开发者 https://www.devze.com 2023-03-11 04:33 出处:网络
class Foo(object): pass foo = Foo() def bar(self): print \'bar\' Foo.bar = bar foo.bar() #bar Coming from JavaScript, if a \"class\" prototype was augmented with a certain attribute. It is known t
class Foo(object):
  pass

foo = Foo()
def bar(self):
  print 'bar'

Foo.bar = bar
foo.bar() #bar

Coming from JavaScript, if a "class" prototype was augmented with a certain attribute. It is known that all instances of that "class" would have that attribute in its prototype chain, hence no modifications has to be done on any of its instances or "sub-classes".

In that sense, how can a Class-based language l开发者_Go百科ike Python achieve Monkey patching?
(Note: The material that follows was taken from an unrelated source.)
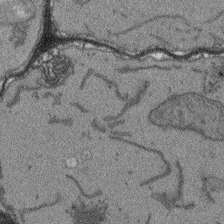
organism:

The real question is, how can it not? In Python, classes are first-class objects in their own right. Attribute access on instances of a class is resolved by looking up attributes on the instance, and then the class, and then the parent classes (in the method resolution order.) These lookups are all done at runtime (as is everything in Python.) If you add an attribute to a class after you create an instance, the instance will still "see" the new attribute, simply because nothing prevents it.

In other words, it works because Python doesn't cache attributes (unless your code does), because it doesn't use negative caching or shadowclasses or any of the optimization techniques that would inhibit it (or, when Python implementations do, they take into account the class might change) and because everything is runtime.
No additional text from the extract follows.